While there has been some hand wringing by potential defendants over losing the Pendergrass rule, and it will certainly be more difficult to resolve promissory fraud claims by demurrer or summary judgment, all is not lost. Consider:

  1. California now follows the majority rule, so most of the country has already adapted to this holding.
  2. Plaintiffs still have to meet the more demanding pleadings requirements for any fraud claim, and Riverisland confirms that the intent element of promissory fraud entails more than proof of an unkept promise or mere failure of performance.
  3. In Rosenthal, 14 Cal.4th 394, the Court held that the negligent failure to read a contract precludes a finding that it is void for fraud, although the threshold for this showing might be lower for equitable relief.
  4. Promissory fraud requires justifiable reliance on the defendant’s oral misrepresentation, which ties back into plaintiff’s negligent failure to read the contract.

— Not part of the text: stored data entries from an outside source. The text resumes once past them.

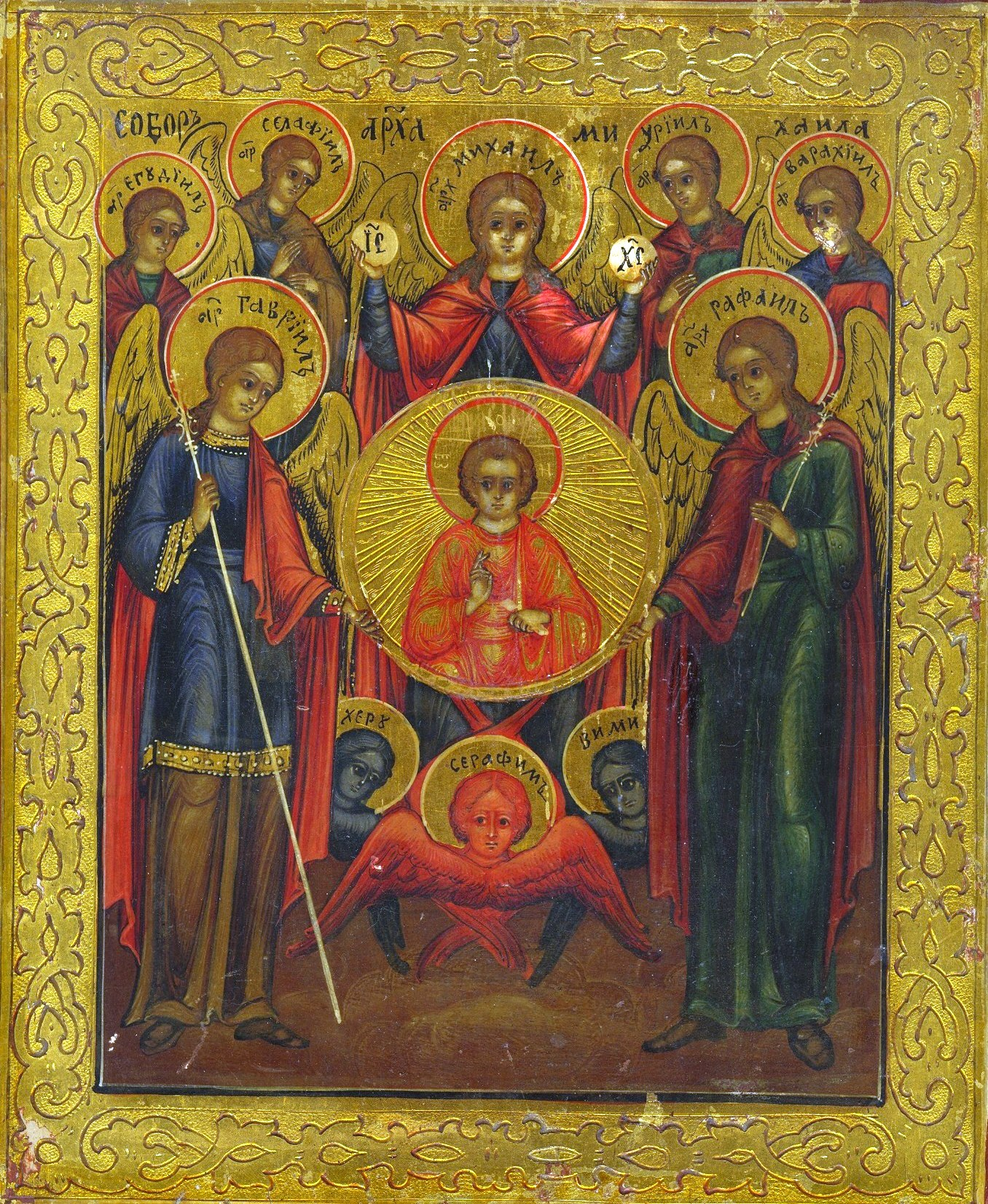 Icona della Chiesa Ortodossa Russa dell' Assemblea dell'Arcangelo Michele. Tempera su legno. La rappresentazione dei sette arcangeli. Michele al centro, sopra la mandorla di Cristo. Gabriele and Raffaele in piedi a fianco rispettivamente a sinistra e destra. Dietro di loro, da sinistra a destra Jehudiel, Selaphiel, Uriel, e Baraquiel.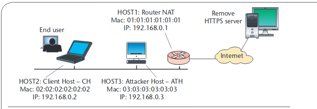 Стандартная конфигурация сети. Пользователь на хосте клиента (CH) хочет осуществить безопасную транзакцию, но уязвим для атаки «человек в середине». Злоумышленник (ATH) подключается к той же локальной сети, что и CH. Злоумышленник может войти в систему так, что подключение хоста будет оборвано. ATH будет перехватывать и управлять трафиком HTTPS между хостом CH и сервером.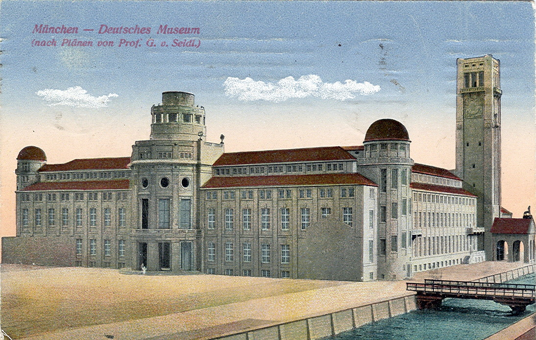 Postkarte, datiert 29.4.1918. Beschriftung: "München - Deutsches Museum (nach Plänen von Prof. G. v. Seidl )."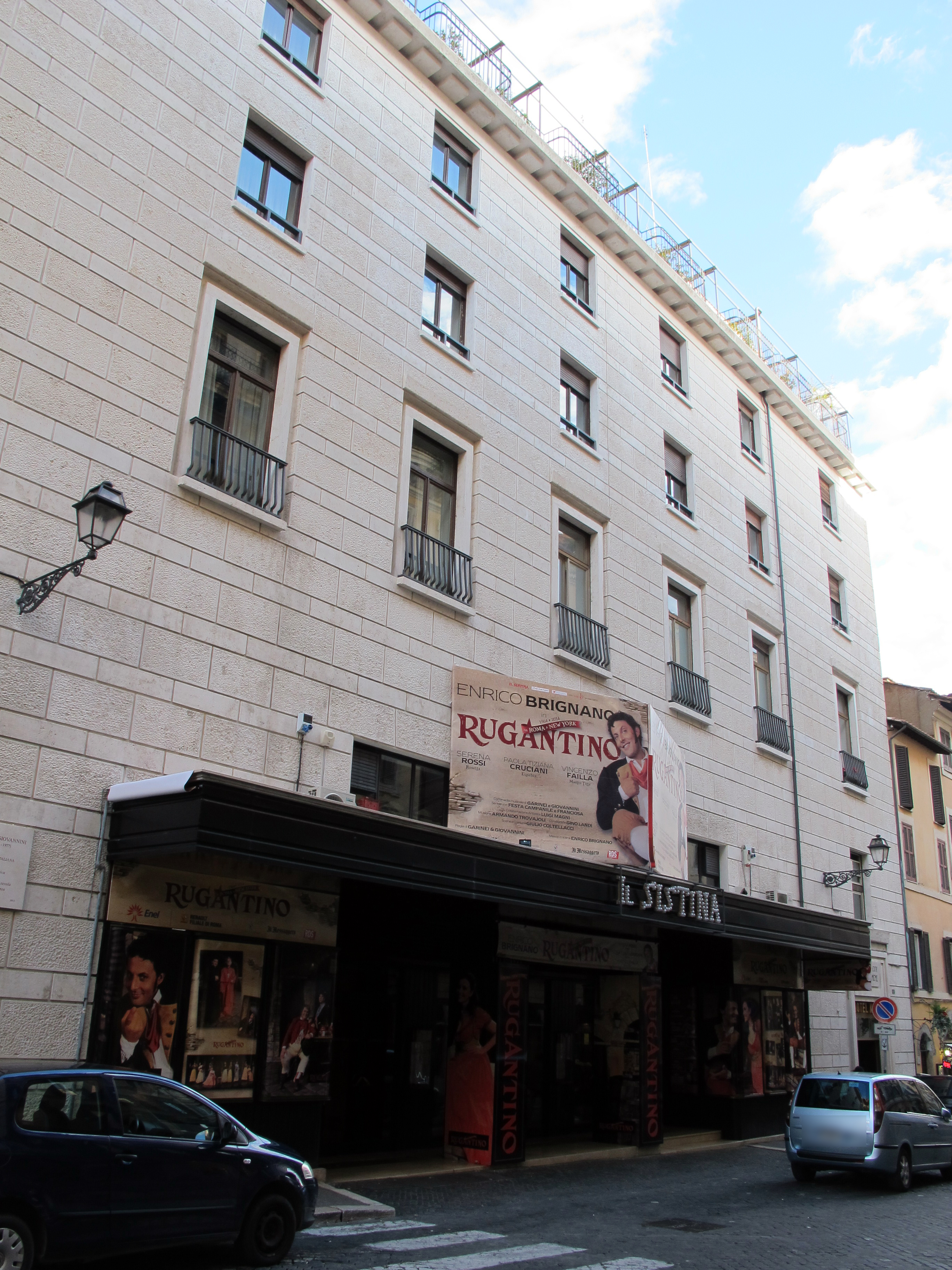 Roma, vedi titolo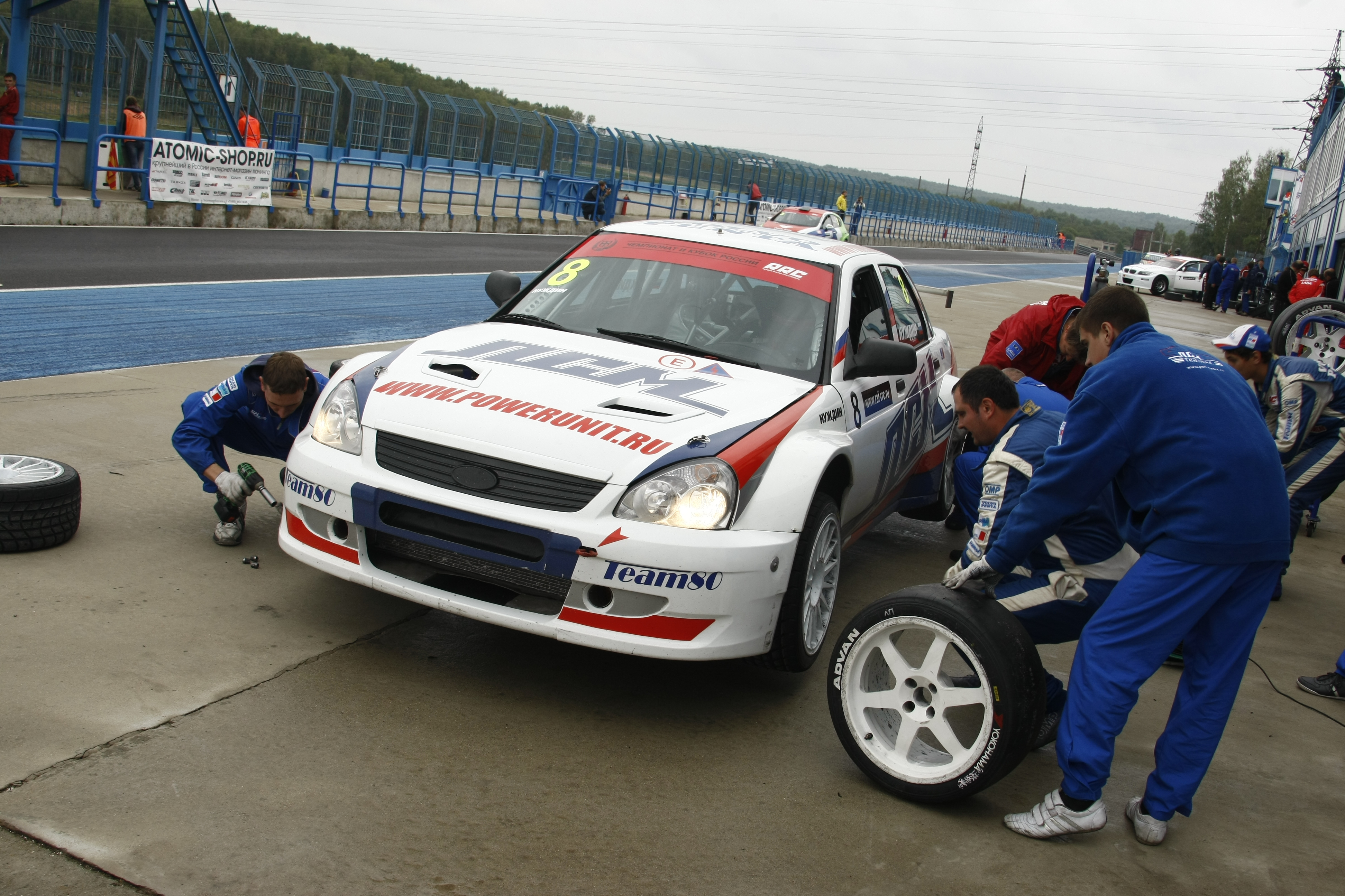 Инженеры команды меняют колеса гоночной Лады Приора.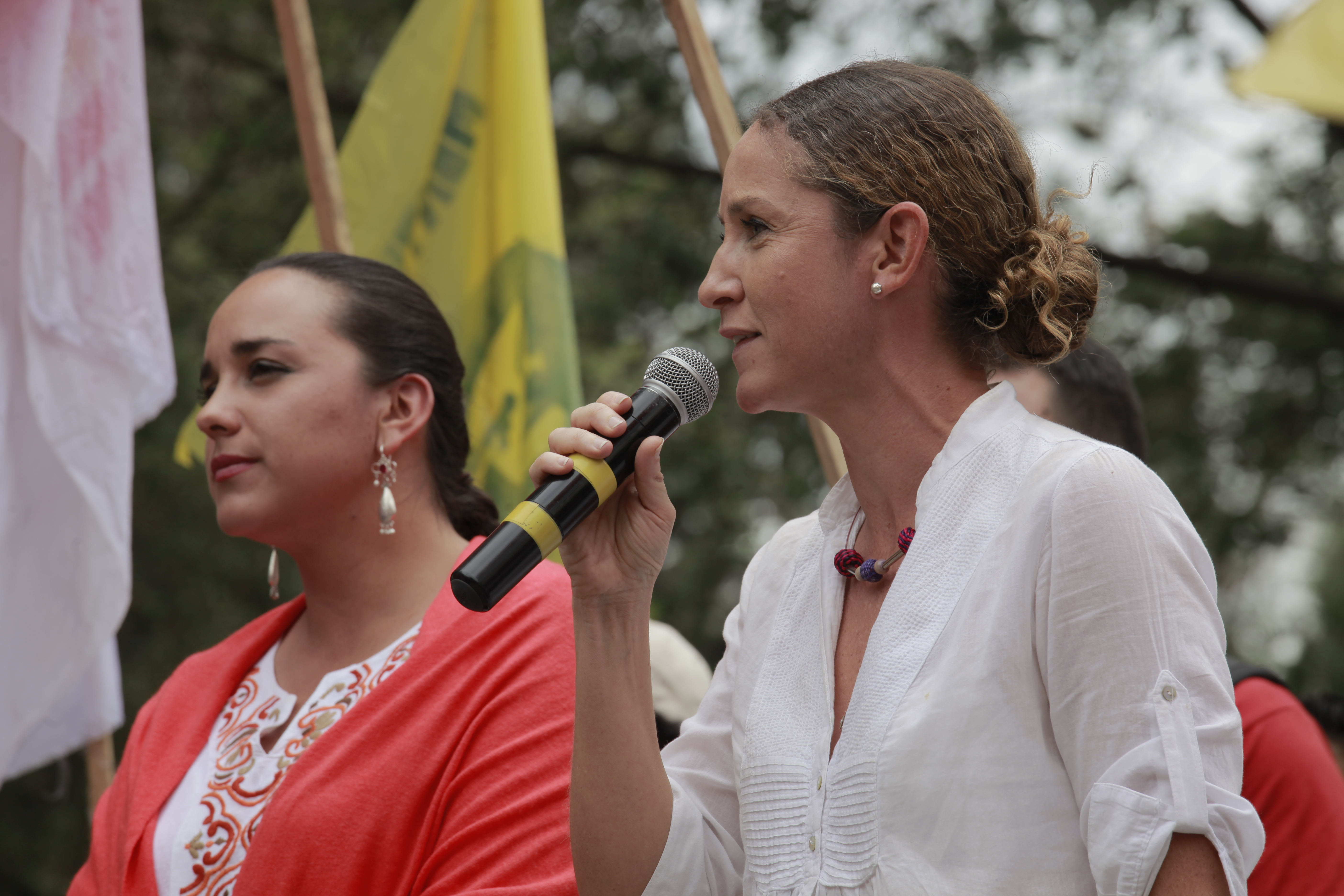 Presidenta de Congreso Gabriela Rivadeneira recibe el Manifiesto del Pacto Montonero en el parque El Ejido. Fotografía: Alberto Romo/Asamblea Nacional

The Supreme Court in Riverisland refused to decide whether the borrowers justifiably relied on the lender’s oral promises not to execute on the promissory notes for at least a year, notwithstanding the contract terms allowing prompt execution, given the borrowers’ failure to read the contract. So, how to balance these considerations remains an open question. While procedures to fend off such claims are often already in place, California businesses should proactively tighten up their practices and procedures to lessen the potential exposure that Riverisland represents, rather than wait for the courts to address these issues. In particular, the parties should customarily document that no oral promises were relied on in entering into the agreement.  In addition to fending off claims based on an oral promise, such documentation will presumably support an argument that the plaintiff was negligent in failing to read the contract.